╭──
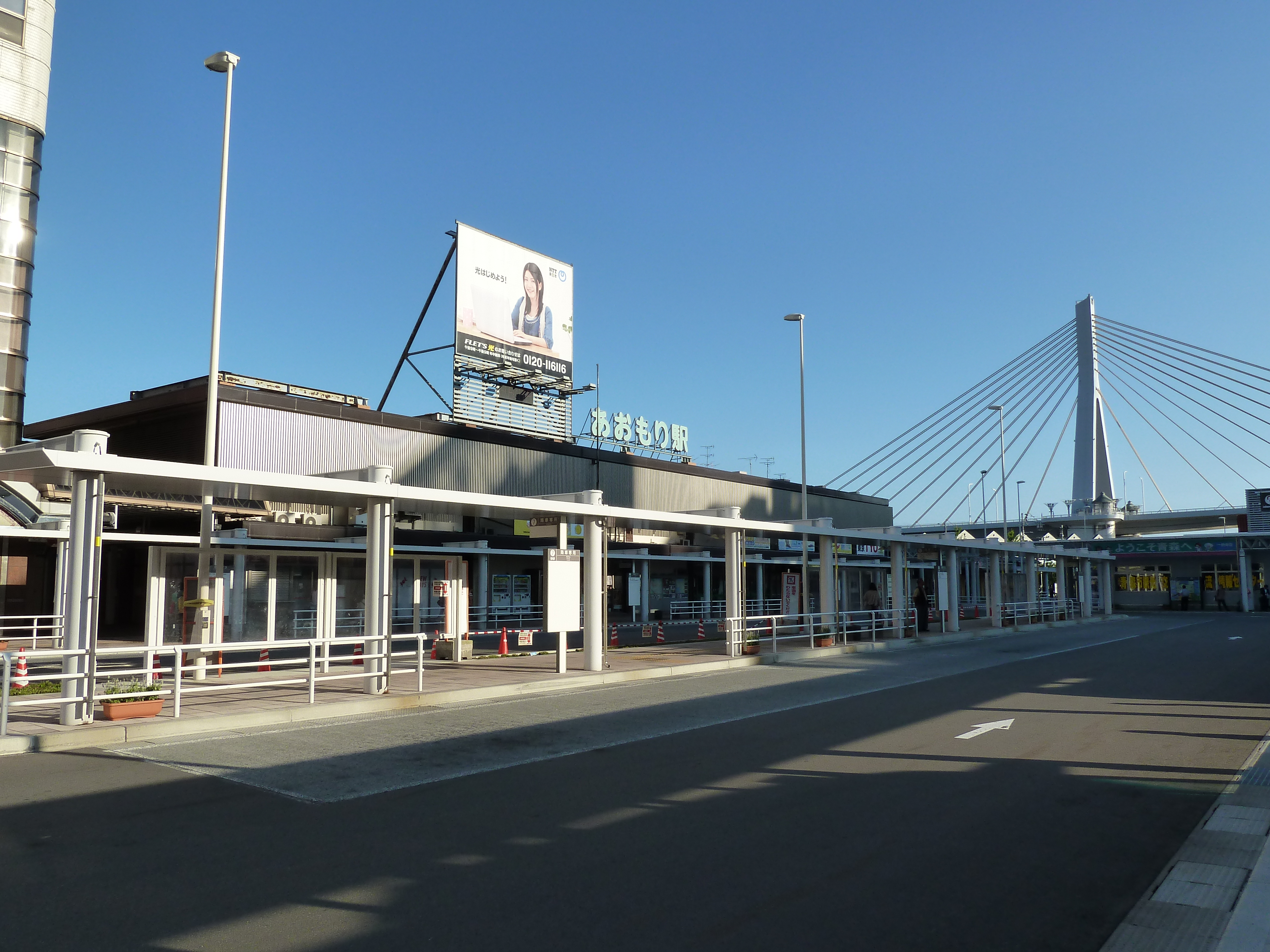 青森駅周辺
╰──
╭──
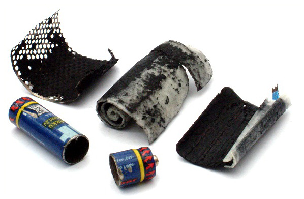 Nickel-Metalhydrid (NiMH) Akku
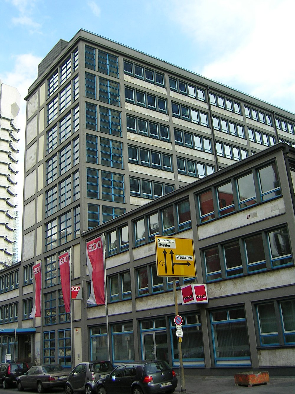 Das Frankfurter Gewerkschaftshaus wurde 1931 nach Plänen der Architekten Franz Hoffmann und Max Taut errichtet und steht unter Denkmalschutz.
╰──
* _What to produce_:
Repeat only the stretch of data above that runs from the line with "Nickel-Metalhydrid (NiMH) Akku" to the line with "Das Frankfurter Gewerkschaftshaus". Keep both end lines; exclude pictures.

* _Answer_:
 Nickel-Metalhydrid (NiMH) Akku
 Das Frankfurter Gewerkschaftshaus wurde 1931 nach Plänen der Architekten Franz Hoffmann und Max Taut errichtet und steht unter Denkmalschutz.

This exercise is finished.